China Petroleum Pipeline Engineering Co., Ltd.
- Industry: Oil and gas
- Headquarters: Langfang, Hebei, China
- Number of locations: China, Sudan, Libya, Mozambique, India, Thailand, Kazakhstan, Uzbekistan, Russia, United Arab Emirates, Chad, Niger, Myanmar, Iraq
- Website: cpp.cnpc.com.cn/gdjen/

= China Petroleum Pipeline Engineering =

Chinese state-owned company

The China Petroleum Pipeline Engineering Co., Ltd. (CPP) is a subsidiary of the China National Petroleum Corporation and the primary builder of pipelines in China. The company has built much of the cross-country pipeline infrastructure in China and had several large-scale projects abroad.

==Projects==
- Habshan–Fujairah oil pipeline, a 1.5 million-barrel-per-day crude oil pipeline from Habshan, Abu Dhabi to Fujairah. It was built by CPP and China Petroleum Engineering and Construction Corporation, another subsidiary of CNPC, in a project under a construction contract for US$3.29 billion. The construction work was carried out from March 2008 to March 2011.
- East West Gas Pipeline, a key pipeline of India.
- China-Russia East Route Natural Gas Pipeline, a gas pipeline network linking gas fields in Russia's Far East through the completed Sakhalin–Khabarovsk–Vladivostok pipeline and planned Power of Siberia pipeline will carry gas on wards across China, reaching Shanghai.

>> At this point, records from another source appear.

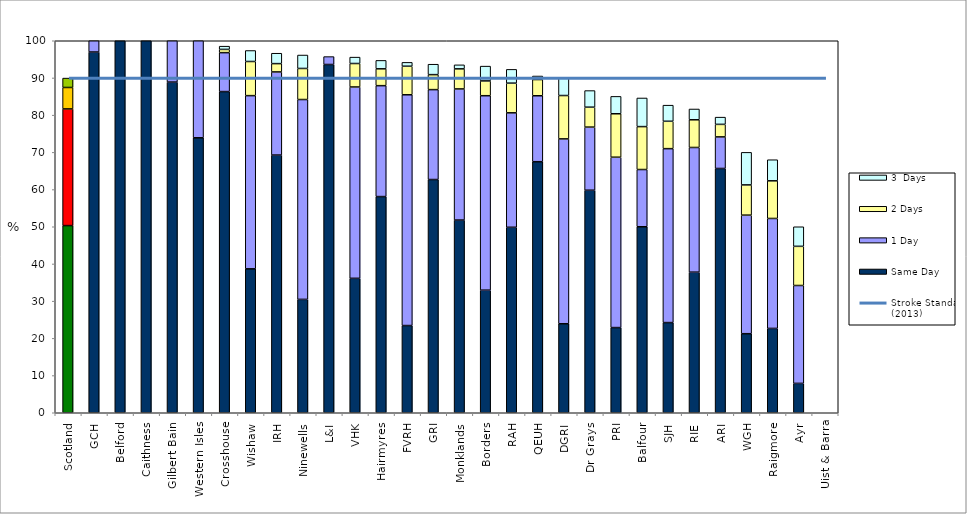
| Category | Same Day | 1 Day | 2 Days | 3  Days |
|---|---|---|---|---|
| Scotland | 50.313 | 31.362 | 5.763 | 2.525 |
| GCH | 96.97 | 3.03 | 0 | 0 |
| Belford | 100 | 0 | 0 | 0 |
| Caithness | 100 | 0 | 0 | 0 |
| Gilbert Bain | 88.889 | 11.111 | 0 | 0 |
| Western Isles | 73.913 | 26.087 | 0 | 0 |
| Crosshouse | 86.337 | 10.465 | 0.872 | 0.872 |
| Wishaw | 38.689 | 46.557 | 9.18 | 2.951 |
| IRH | 69.274 | 22.346 | 2.235 | 2.793 |
| Ninewells | 30.474 | 53.725 | 8.352 | 3.612 |
| L&I | 93.617 | 2.128 | 0 | 0 |
| VHK | 36.138 | 51.434 | 6.31 | 1.721 |
| Hairmyres | 58.113 | 29.811 | 4.528 | 2.264 |
| FVRH | 23.444 | 62.033 | 7.676 | 1.037 |
| GRI | 62.697 | 24.168 | 4.028 | 2.802 |
| Monklands | 51.799 | 35.252 | 5.396 | 1.079 |
| Borders | 32.955 | 52.273 | 3.977 | 3.977 |
| RAH | 49.858 | 30.769 | 7.977 | 3.704 |
| QEUH | 67.488 | 17.725 | 4.36 | 0.948 |
| DGRI | 23.926 | 49.693 | 11.656 | 4.908 |
| Dr Grays | 59.821 | 16.964 | 5.357 | 4.464 |
| PRI | 22.897 | 45.794 | 11.682 | 4.673 |
| Balfour | 50 | 15.385 | 11.538 | 7.692 |
| SJH | 24.242 | 46.753 | 7.359 | 4.329 |
| RIE | 37.793 | 33.517 | 7.448 | 2.897 |
| ARI | 65.664 | 8.496 | 3.363 | 1.947 |
| WGH | 21.25 | 31.875 | 8.125 | 8.75 |
| Raigmore | 22.672 | 29.555 | 10.121 | 5.668 |
| Ayr | 7.895 | 26.316 | 10.526 | 5.263 |
| Uist & Barra | 0 | 0 | 0 | 0 |
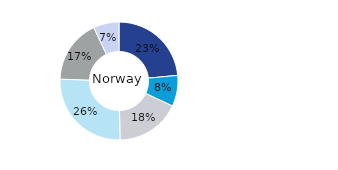
| Category | Norway |
|---|---|
| Office | 0.235 |
| Residential | 0.085 |
| Retail | 0.178 |
| Logistics* | 0.258 |
| Public Sector | 0.175 |
| Other | 0.07 |
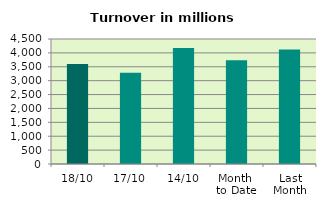
| Category | Series 0 |
|---|---|
| 18/10 | 3599.674 |
| 17/10 | 3283.227 |
| 14/10 | 4174.746 |
| Month 
to Date | 3734.172 |
| Last
Month | 4119.728 |
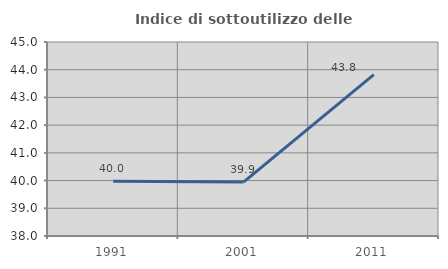
| Category | Indice di sottoutilizzo delle abitazioni  |
|---|---|
| 1991.0 | 39.973 |
| 2001.0 | 39.945 |
| 2011.0 | 43.82 |
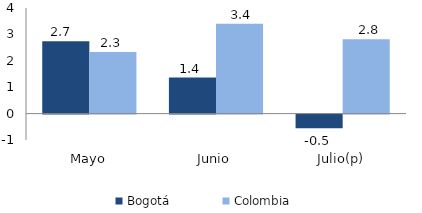
| Category | Bogotá | Colombia |
|---|---|---|
| Mayo | 2.745 | 2.333 |
| Junio | 1.366 | 3.407 |
| Julio(p) | -0.516 | 2.813 |
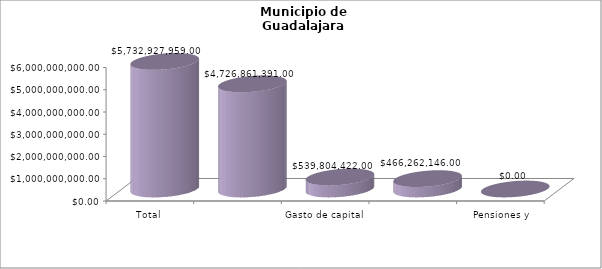
| Category | Municipio de Guadalajara
Tipo de Gasto de los ejercicios fiscales 2017-2022 |
|---|---|
| Total | 5732927959 |
| Gasto corriente | 4726861391 |
| Gasto de capital | 539804422 |
| Amortización de la deuda y disminución de pasivos | 466262146 |
| Pensiones y Jubilaciones | 0 |
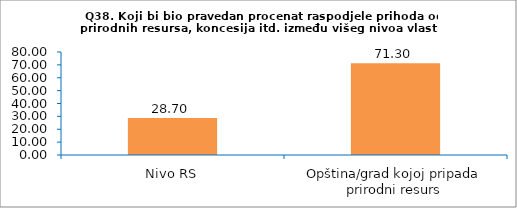
| Category | Series 0 |
|---|---|
| Nivo RS | 28.698 |
| Opština/grad kojoj pripada prirodni resurs | 71.302 |
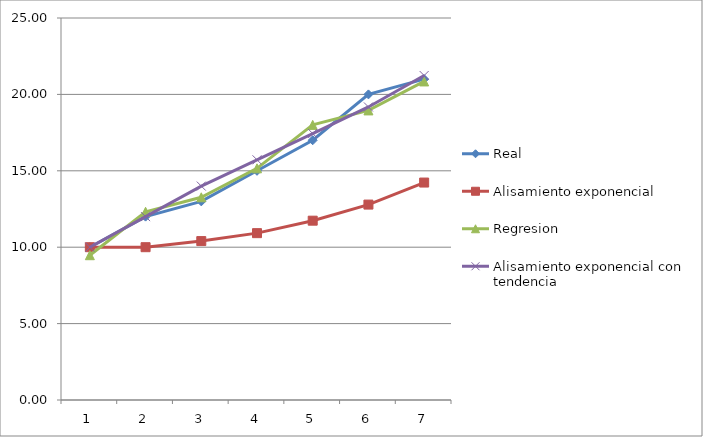
| Category | Real | Alisamiento exponencial | Regresion | Alisamiento exponencial con tendencia |
|---|---|---|---|---|
| 0 | 10 | 10 | 9.476 | 10 |
| 1 | 12 | 10 | 12.319 | 12 |
| 2 | 13 | 10.4 | 13.267 | 14 |
| 3 | 15 | 10.92 | 15.162 | 15.72 |
| 4 | 17 | 11.736 | 18.005 | 17.438 |
| 5 | 20 | 12.789 | 18.952 | 19.178 |
| 6 | 21 | 14.231 | 20.847 | 21.236 |
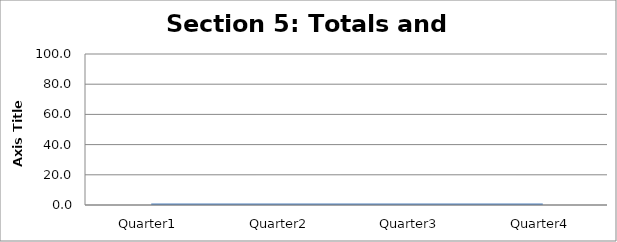
| Category | Section 5: Totals and Compliance |
|---|---|
| Quarter1 | 0 |
| Quarter2 | 0 |
| Quarter3 | 0 |
| Quarter4 | 0 |
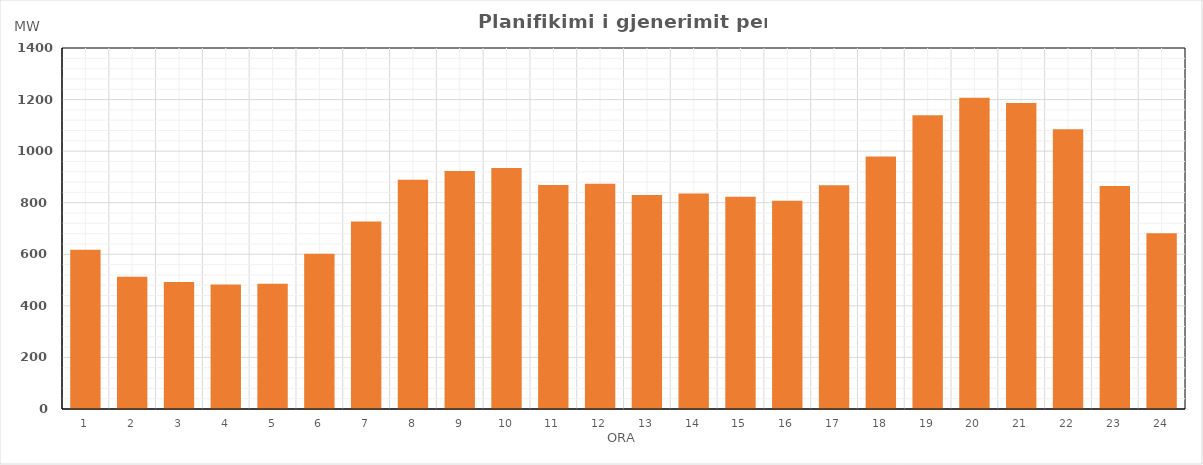
| Category | Max (MW) |
|---|---|
| 0 | 617.31 |
| 1 | 513.26 |
| 2 | 492.12 |
| 3 | 483.19 |
| 4 | 485.88 |
| 5 | 601.96 |
| 6 | 726.99 |
| 7 | 889.07 |
| 8 | 923.3 |
| 9 | 934.21 |
| 10 | 868.41 |
| 11 | 873.28 |
| 12 | 829.55 |
| 13 | 835.68 |
| 14 | 822.85 |
| 15 | 807.74 |
| 16 | 867.96 |
| 17 | 979.45 |
| 18 | 1139.24 |
| 19 | 1207.17 |
| 20 | 1186.52 |
| 21 | 1084.81 |
| 22 | 864.99 |
| 23 | 681.52 |

The Chinese side of the network has been under construction by CPP since 2015.

===Cancelled projects===

==== Borneo and Malacca-Johor ====

In August 2018, the Pakatan Harapan seventh cabinet of Malaysian Prime Minister Mahathir Mohamed canceled a CPP project in Malaysia, accusing it of participating in corruption. The company denied the allegations. At the time, the project paid for by the Malaysian government, was only 13% incomplete, but the money paid corresponded with a project that was close to 80% complete. In July 2019, Malaysian authorities seized $243.5M from China Petroleum Pipeline Engineering to compensate for the paid for but unfinished pipelines.